The Korean War: Causes, Combatants, Casualties and China

The Korean War: Causes, Combatants, Casualties and China

korean war map of the 38th parallel

Nearing the end of the Second World War, Japan’s imperial possession of the Korean Peninsula was divided into the Soviet-backed north and the American-backed south, until on June 25th, 1950, when some 75,000 North Korean soldiers poured across the 38th parallel that divided the north from the south.

In response, President Harry S. Truman and his top military advisors viewed the north’s aggression as more than just an ongoing conflict between a long-divided Korea, but rather a war against the spread of Communism, which would ultimately lead to wider conflicts with the Soviet Union and China. In the minds of Truman and his advisors, nonintervention was not an option, prompting Truman to explain that “if we let Korea down, the Soviets will keep right on going and swallow up one place after another.”

America Enters Korean War

By the time American fighting men entered the Korean Peninsula, North Korean troops had already reached Seoul, the South Korean capital, marking the Korean War as the first major conflict during the 45-year Cold War between the Soviets and the West. Beginning as a defensive war aimed at pushing the communists out of the south, the Americans found themselves in bed with poorly-trained South Korean soldiers who fled battlefields at the slightest provocation, until Truman and Asian Theater commander, General Douglas MacArthur changed the American objective into an offensive war.

China Threatens War

The strategy shift would see a massive amphibious landing at Inch’on, which pushed North Korean forces back across the 38th parallel, but when the Americans pushed farther north to the Yalu River and the Chinese border, Chinese leader Mao Zedong sent troops into North Korea, threatening an all-out war with the United States if the Americans failed to pull back from the Yalu boundary.
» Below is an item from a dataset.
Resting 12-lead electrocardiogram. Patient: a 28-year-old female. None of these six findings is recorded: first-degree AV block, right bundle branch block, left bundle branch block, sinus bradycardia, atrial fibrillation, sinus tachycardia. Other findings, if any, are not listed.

President Truman had no stomach for an armed conflict with China, resulting in an American pullback from the border, while MacArthur maintained that anything short of a wider war represented a knuckling under to communist threats. In a March 1951 letter to House Republican leader Joseph Martin, MacArthur wrote that there is “no substitute for victory” against international communism, prompting Truman to fire the storied World War Two general on April 11th, on the grounds of insubordination.

When Did The Korean War End?

Known as the forgotten war due to overshadowing caused by World War One, World War Two and later Vietnam, the Korean War was ended on July 27th, 1953, reestablishing the boundary between North and South Korea near the 38th parallel, along with the creation of a two-mile-wide demilitarized zone that still exists to this day.

Nearly five million people died in the conflict, including some ten percent of Korea’s prewar civilian population. Nearly 40,000 American soldiers died in the war, along with more than 100,000 wounded in action, making the Korean War one of the shortest yet costly wars in American history.